When the commenter makes a public complaint:
Respond publicly with the same factual explanation. You may find, ironically, that by complaining publicly they demonstrate they do have a platform to respond, which undermines their claim that you gave them "no avenue to defend themselves."
Having dealt with this situation recently, I would add one practical observation: the people who complain loudest about being quoted are often the people who were most combative in the original discussion. They want the right to argue publicly without the consequence of being publicly associated with their arguments. That is not how public discourse works.
Tip: Keep a template response ready for takedown requests. Something factual, citing Section 30 of the CDPA 1988, that you can adapt in two minutes. It saves time and prevents you from writing something emotional in the moment.
Frequently Asked Questions
Do I need permission to quote a public LinkedIn comment on my blog?
Not if your use qualifies as fair dealing. Under UK law (CDPA 1988 Section 30), you can quote a public comment for purposes of criticism, review, quotation, or reporting current events, provided you give sufficient acknowledgement and only quote what is necessary. You do not need the commenter's permission for this.
Is it legal to screenshot tweets and post them on my website?
Screenshots create a reproduction of the original work, which is a stronger copyright claim than embedding or quoting text. If you are using the screenshot for commentary or criticism with attribution, fair dealing likely applies. However, embedding the tweet using the platform's embed code is legally safer because it does not create a new copy.

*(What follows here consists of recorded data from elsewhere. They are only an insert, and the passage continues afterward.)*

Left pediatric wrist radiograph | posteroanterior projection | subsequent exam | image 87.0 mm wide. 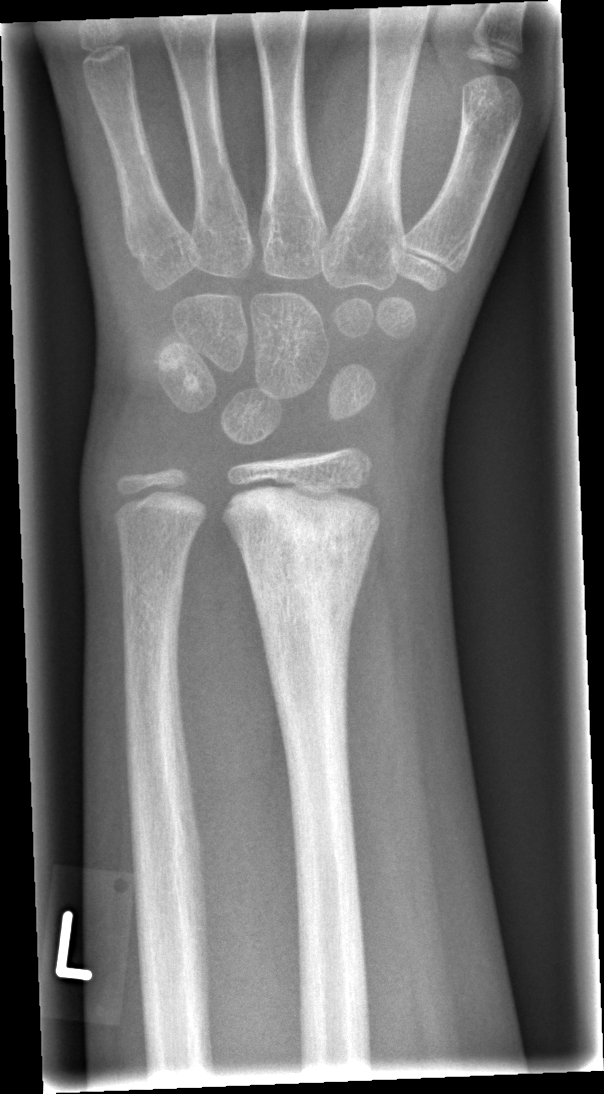 AO code: 23r-M/3.1
Fx: 1 @ [220, 497, 382, 660]
Osteopenia: present
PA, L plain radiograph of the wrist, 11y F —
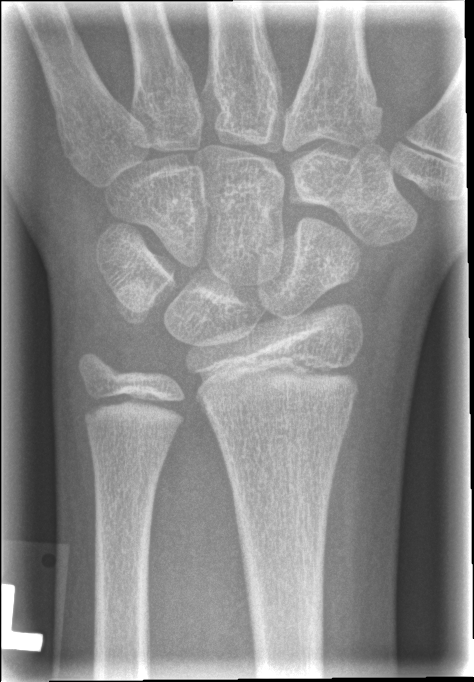

fracture: none labeled
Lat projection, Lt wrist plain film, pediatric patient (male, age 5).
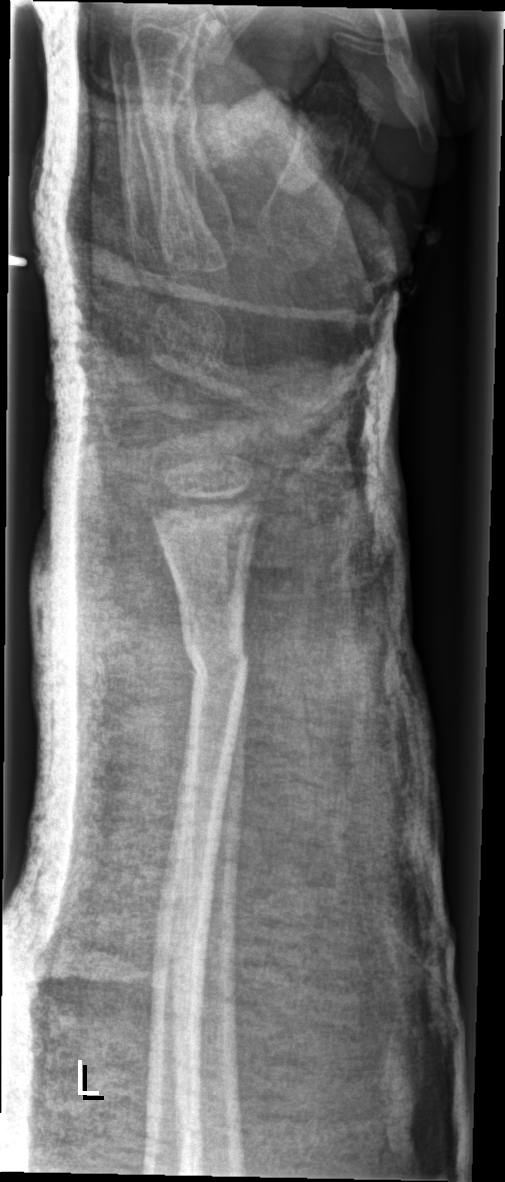

Bone fracture — bbox(182, 632, 250, 696).
AO/OTA classification: 23-M/3.1.
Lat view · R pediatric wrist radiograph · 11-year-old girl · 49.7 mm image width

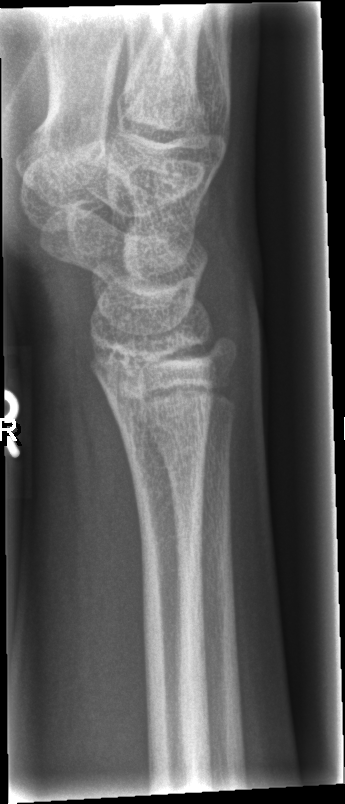 No Fx annotated.
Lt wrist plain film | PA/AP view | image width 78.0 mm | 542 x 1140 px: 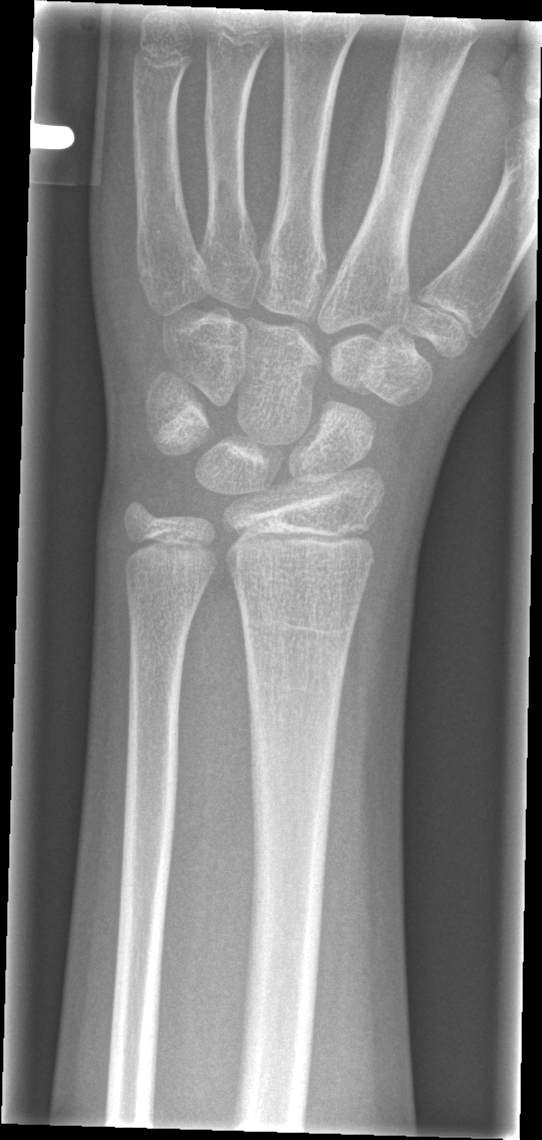 {"fracture": "none labeled"}
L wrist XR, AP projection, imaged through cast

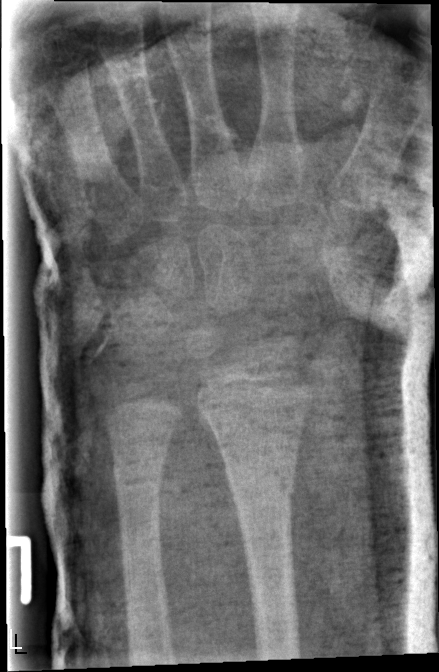 Findings: Fractures — (223, 454, 298, 506), (111, 458, 167, 493).

Does fair dealing apply to social media quotes in the UK?
Yes. Fair dealing under Section 30 of the CDPA 1988 applies to any type of copyright work, including social media posts. The comment must have been made available to the public, your use must be fair, and you must provide sufficient acknowledgement of the author.
Can I use a public social media comment as a testimonial without permission?
No. Using someone's comment as a testimonial on a sales or marketing page is commercial use, not criticism or review. Fair dealing does not cover promotional use. You need explicit permission to use someone's words to sell your products or services.
What happens if someone deletes a comment I already quoted?
If you quoted the text directly in your article, the quote remains. However, under UK GDPR, the person may request removal of their personal data. If they make a formal request and you have no overriding editorial reason to keep it, consider removing or anonymising the quote as a proportionate response.
Does giving credit protect me from copyright infringement?
Attribution is necessary for a fair dealing defence, but it is not sufficient on its own. You must also ensure your use falls within a permitted category (criticism, review, quotation) and that the amount you quote is proportionate. Credit without fair use is still infringement.
Does GDPR apply when I quote someone's public social media post?
Yes. A person's name and opinions are personal data under UK GDPR, even when publicly posted. You need a lawful basis to process that data. For editorial commentary and journalism, Legitimate Interests (Article 6(1)(f)) is the standard basis. You should balance your right to publish against their privacy rights.
Which law applies if I am in the UK quoting someone in the US?
UK law applies to you as the publisher. The Copyright, Designs and Patents Act 1988 governs your actions when you publish on a UK website from a UK location. The commenter's location does not change which law applies to your use. US fair use law is generally broader, so if your use passes UK fair dealing, it would almost certainly pass US fair use as well.